David Dalton Yezzi (born 1966) is an American poet, editor, and professor. He currently teaches poetry in the Writing Seminars at The Johns Hopkins University.

Director of the Unterberg Poetry Center of the 92nd Street Y in New York City from 2001 to 2005, Yezzi has worked as executive editor of The New Criterion, associate editor of Parnassus: Poetry in Review, and on the staff of The New York Observer.[1]

Life and career

Yezzi was born in Albany, New York,[2] and earned a bachelor's degree in theater from Carnegie Mellon University and a master of fine arts degree in creative writing from Columbia University School of the Arts.[1]

Yezzi has held editing positions at The New York Observer and The New Criterion, returning to Parnassus as associate editor in 2000, and to The New Criterion, first as poetry editor and then as executive editor, in 2004.[1] He continues to serve as poetry editor of TNC.

Previously, Yezzi directed the 92nd Street Y's Unterberg Poetry Center.[1][2] In 2006, Yezzi was producer for the stage adaptation of Glyn Maxwell's book of poetry, The Sugar Mile.

Yezzi was a co-founder of the San Francisco theater company, Thick Description, and has performed in works by Shakespeare, Shaw, Brecht, Goethe, Williams, and others in the United States and Europe.[1] In March 2010, Verse Theater Manhattan presented Yezzi's evening of verse monologues, Dirty Dan & Other Travesties, at the Bowery Poetry Club.

In 1998, he was awarded a Wallace Stegner Fellowship from Stanford University (1998–2000).[1]

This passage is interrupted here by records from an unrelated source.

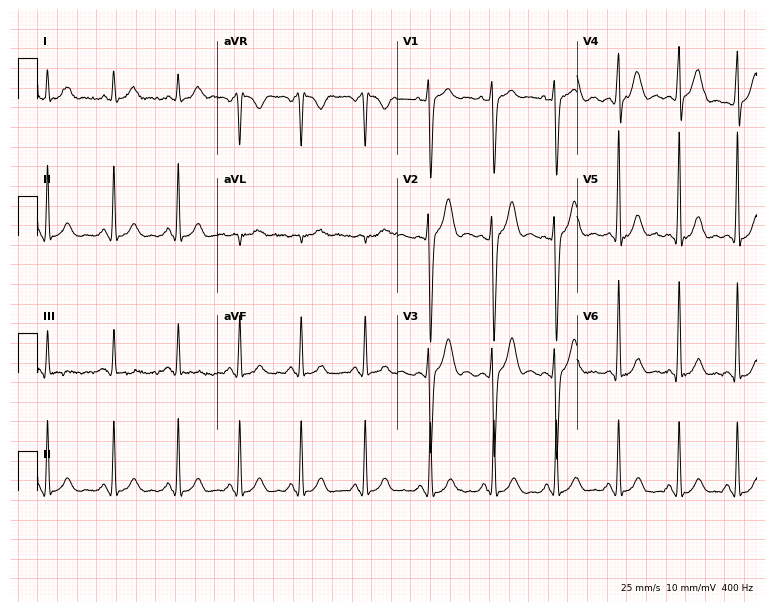
Resting 12-lead electrocardiogram. Patient: a 30-year-old male. Read as a normal ECG.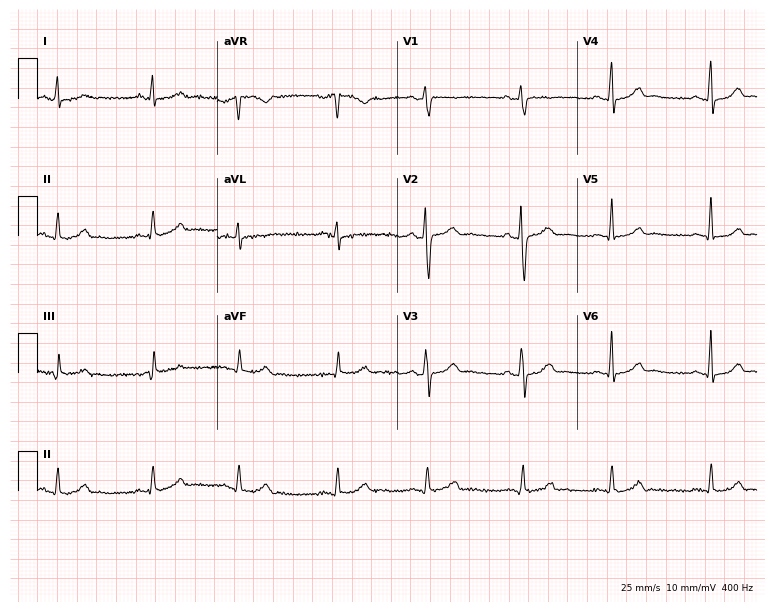
Standard 12-lead ECG recorded from a 24-year-old woman. Read as a normal ECG.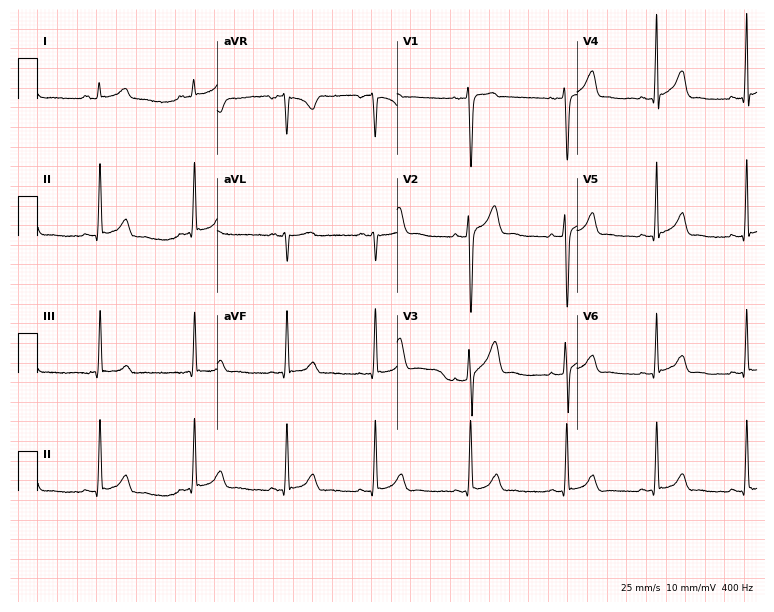
ECG — a 28-year-old male patient. Labelled as a normal ECG.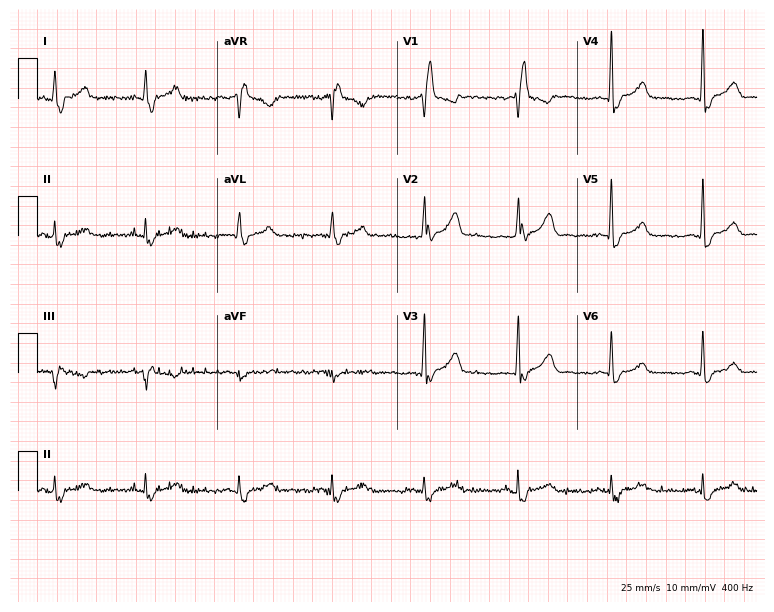
ECG — a male patient, 40 years old. Findings include right bundle branch block (RBBB).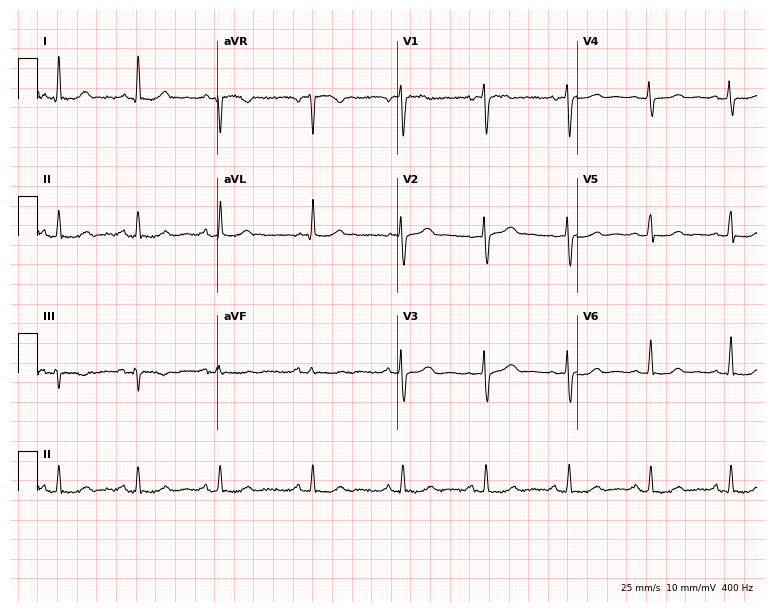
Resting 12-lead electrocardiogram. Patient: a female, 55 years old. None of these six findings is recorded: first-degree AV block, right bundle branch block, left bundle branch block, sinus bradycardia, atrial fibrillation, sinus tachycardia.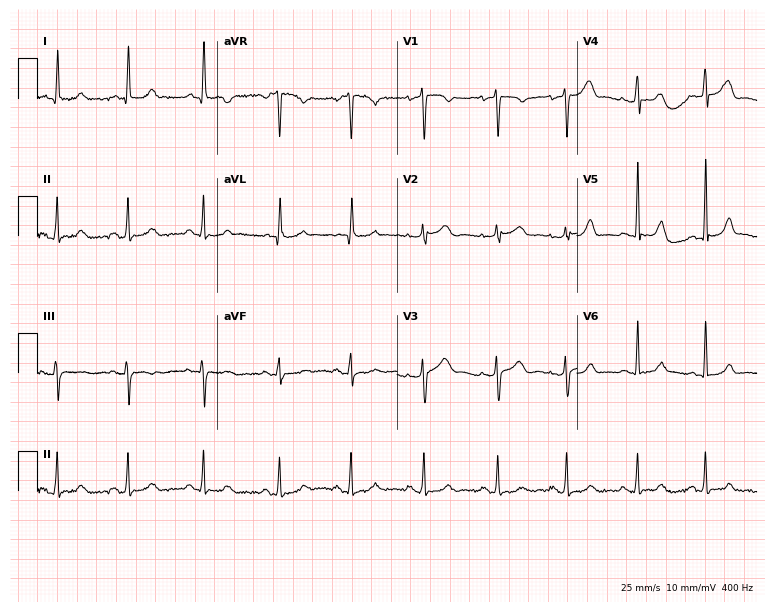
Resting 12-lead electrocardiogram (7.3-second recording at 400 Hz). Patient: a female, 34 years old. None of these six findings is recorded: first-degree AV block, right bundle branch block, left bundle branch block, sinus bradycardia, atrial fibrillation, sinus tachycardia. Findings outside these six are not listed.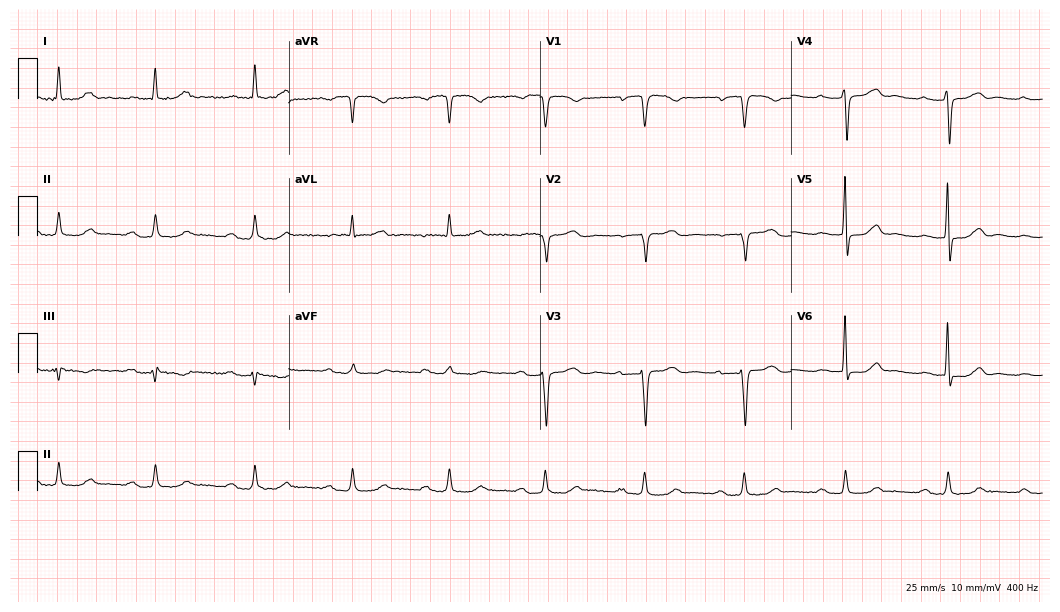
12-lead ECG from an 80-year-old female. Recorded interpretation: within normal limits.

His poems have been published in literary journals including The Atlantic, Poetry, The Yale Review, The Paris Review, The New Republic, Poetry Daily and The New Criterion. His literary essays and reviews have appeared in The New York Times Book Review, The New York Sun, The New Yorker, The Wall Street Journal, The (London) Times Literary Supplement, Poetry and elsewhere.[1]

Yezzi's poem "The Call", originally published in New England Review appeared in The Best American Poetry 2006, and "Minding Rites", which first appeared in New Ohio Review, was included in The Best American Poetry 2012.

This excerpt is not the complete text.